The method 300 then comprises transferring the status files associated with the application 134 from the virtualization software 132 to the virtualization software 114 (block 318) and applying the status files to the application 116 (block 320). The method 300 also comprises transferring the virtual connections from the virtualization software 132 to the virtualization software 114 (block 322), so that the application 116 has access to the same virtual resources as it did before the OS 112 was patched/recovered or before other modifications were made to the subsystem 102. One or more of the steps of method 300 may be repeated for each application stored on the subsystem 102 requiring state preservation (block 324). In some embodiments, such repetition of the steps of method 300 may be performed in a parallel manner for each application requiring state preservation. In other embodiments, such repetition of the steps of method 300 may be performed in a serial manner for each application requiring state preservation. After the states of the desired applications have been preserved, the connection between the subsystems 102 and 104 may be terminated (block 326). In this way, the subsystem 102 is modified with virtually no application downtime and/or loss of application state.

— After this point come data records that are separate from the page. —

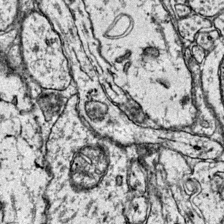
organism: Mouse
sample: Primary visual cortex
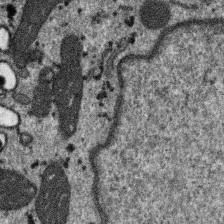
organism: Human
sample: Lung epithelial cells infected with SARS-CoV-2
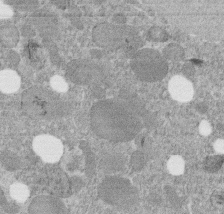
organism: C. elegans
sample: C. elegans embryo early stage
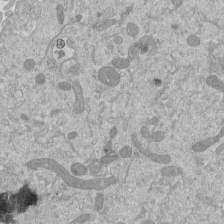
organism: Mouse
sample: ED-1 cell nuclei; centrioles
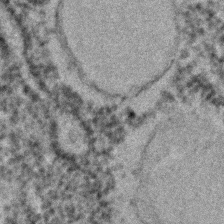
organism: C. elegans
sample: C. elegans embryo
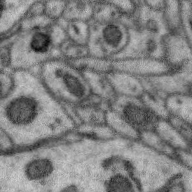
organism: Zebra finch
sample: Brain
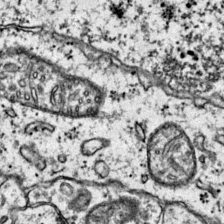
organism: Mouse
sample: Primary visual cortex
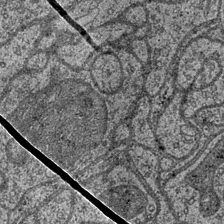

The scope of disclosure is not limited to using two subsystems 102 and 104 as described above. In addition to using two distinct, electronic systems, a combination of an electronic system and a partition of a partitionable computer platform may be used. Likewise, a combination of an electronic system and a virtual machine may be used. Similarly, a combination of a virtual machine and a partition of a partitionable computer platform also may be used. The scope of disclosure also may include the use of two separate computer platforms which share a dynamic root disk (DRD) to migrate application state information and other data between the platforms. Further, the scope of disclosure is not limited to the use of any specific number of subsystems, computer platforms, virtual machines, etc. In some embodiments, any suitable number of such apparatuses may be used for additional capacity during application state migration.
In some embodiments, the above techniques may be integrated within an automated or manual analysis, performed by the subsystem 102, to detect problems with the subsystem 102 which require repair. For example, the subsystem 102 may run one or more diagnostic tests to determine if the subsystem 102 requires repair. If it is determined that the subsystem 102 requires repair, the subsystem 102 may automatically initiate the method 200 or the method 300. In other embodiments, a user of the subsystem 102 may manually run the diagnostic tests and may manually initiate one of the methods 200 or 300.
Such testing may be performed at any suitable time during the methods 200 or 300. In some embodiments, the testing may be performed before the application state is migrated, and whether the migration proceeds depends on the results of the testing. In other embodiments, the testing may be performed after the application state has been migrated, and the migration could be reversed based on the results of the testing (e.g., in the case of a system failure).
The above discussion is meant to be illustrative of the principles and various embodiments of the present invention. Numerous variations and modifications will become apparent to those skilled in the art once the above disclosure is fully appreciated. It is intended that the following claims be interpreted to embrace all such variations and modifications.